No obstante, Josafat sabía dónde radicaba el secreto de la victoria: no estaba en la fuerza humana, en la habilidad mental, en los recursos económicos ni en los talentos naturales. Todo esto es bueno y ayuda. Pero no: el germen de todo triunfo es la cámara secreta de oración. Las mayores victorias no se ganan como pensamos que se ganan o como nos hicieron creer que se ganan; no. Se ganan al “estilo Josafat”.

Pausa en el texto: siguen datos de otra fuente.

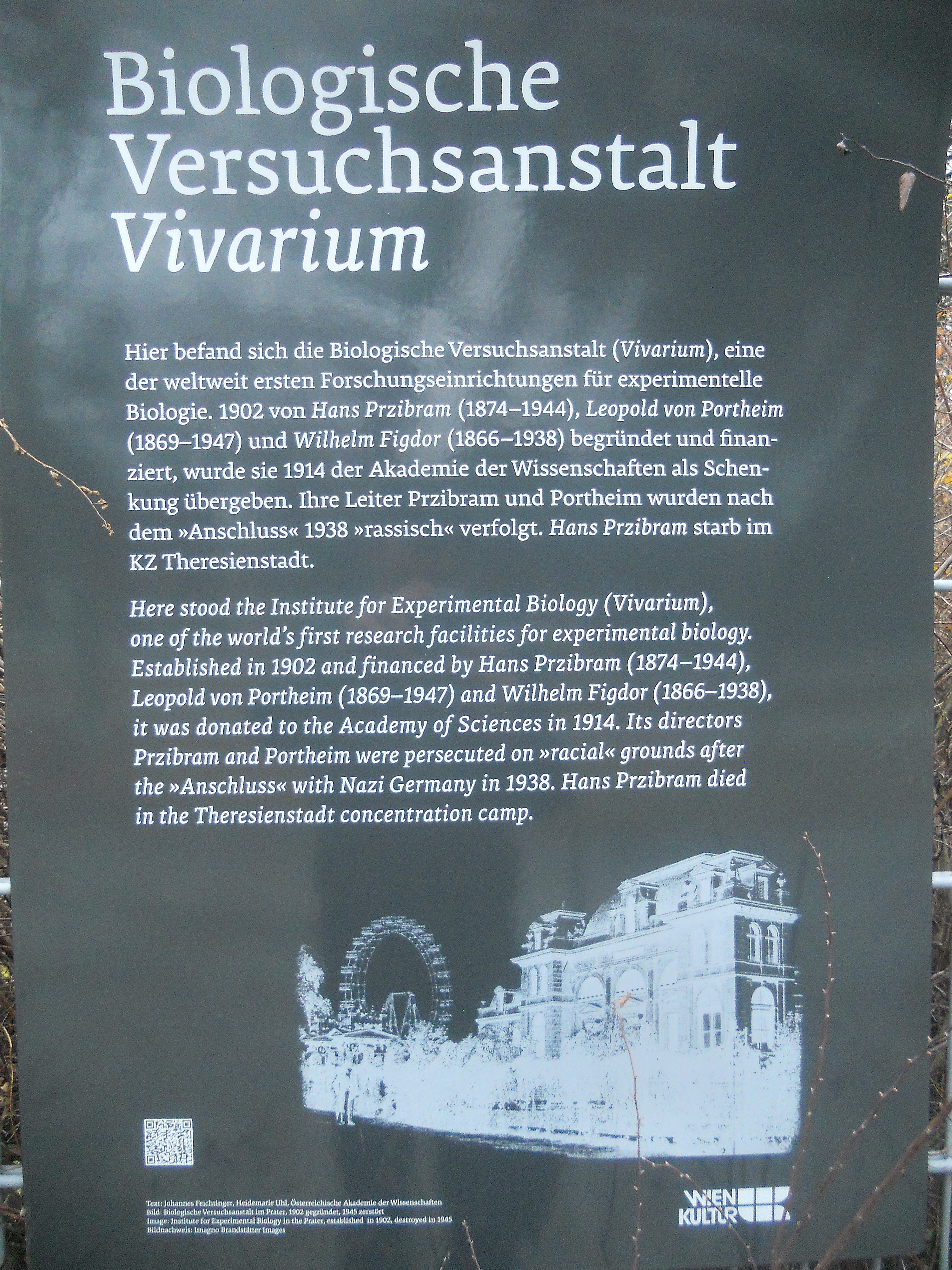 Vivarium – Gedenktafel
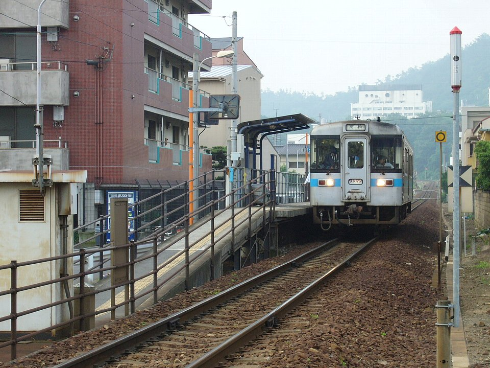 JR四国昭和町駅に停車中の1000形

Él sabía que “las mayores victorias ganadas para la causa de Dios no son resultado de complicadas discusiones, amplias facilidades, extensa influencia o abundancia de recursos; se obtienen en la cámara de audiencia con Dios, cuando con fe ferviente y agonizante los hombres se asen de
su brazo poderoso” (Elena de White, Obreros evangélicos, p. 273).
Los versículos 15 y 17 de 2 Crónicas 20 son sorprendentes: “Oíd, Judá todo, y vosotros moradores de
Jerusalén, y tú, rey Josafat. Jehová os dice así: No temáis ni os amedrentéis delante de esta multitud tan grande, porque no es vuestra la guerra, sino de Dios […]. No habrá para qué peleéis vosotros en este caso; paraos, estad quietos, y ved la salvación de Jehová con vosotros. Oh Judá y Jerusalén, no temáis ni desmayéis; salid mañana contra ellos, porque Jehová estará con vosotros”.
La historia dice que los enemigos tuvieron temor, huyeron, y la victoria de Judá fue rotunda; y “el reino de Josafat tuvo paz, porque su Dios le dio paz por todas partes” (2 Crón. 20:30).
Dios quiere pelear nuestras batallas, quiere que derrotemos a nuestros enemigos espirituales y quiere darnos su paz. Para eso, debemos deshacernos de nuestros orgullosos y autosuficientes planes de victoria y rendirnos para escuchar su voz. Al orar, Dios pelea por nosotros.
En febrero participaremos juntos del programa “10 días de oración”. Nos uniremos para orar y para clamar por reencuentros y por milagros.
Dios actúa en formas inesperadas. Si no, ¡pregúntale a Josafat!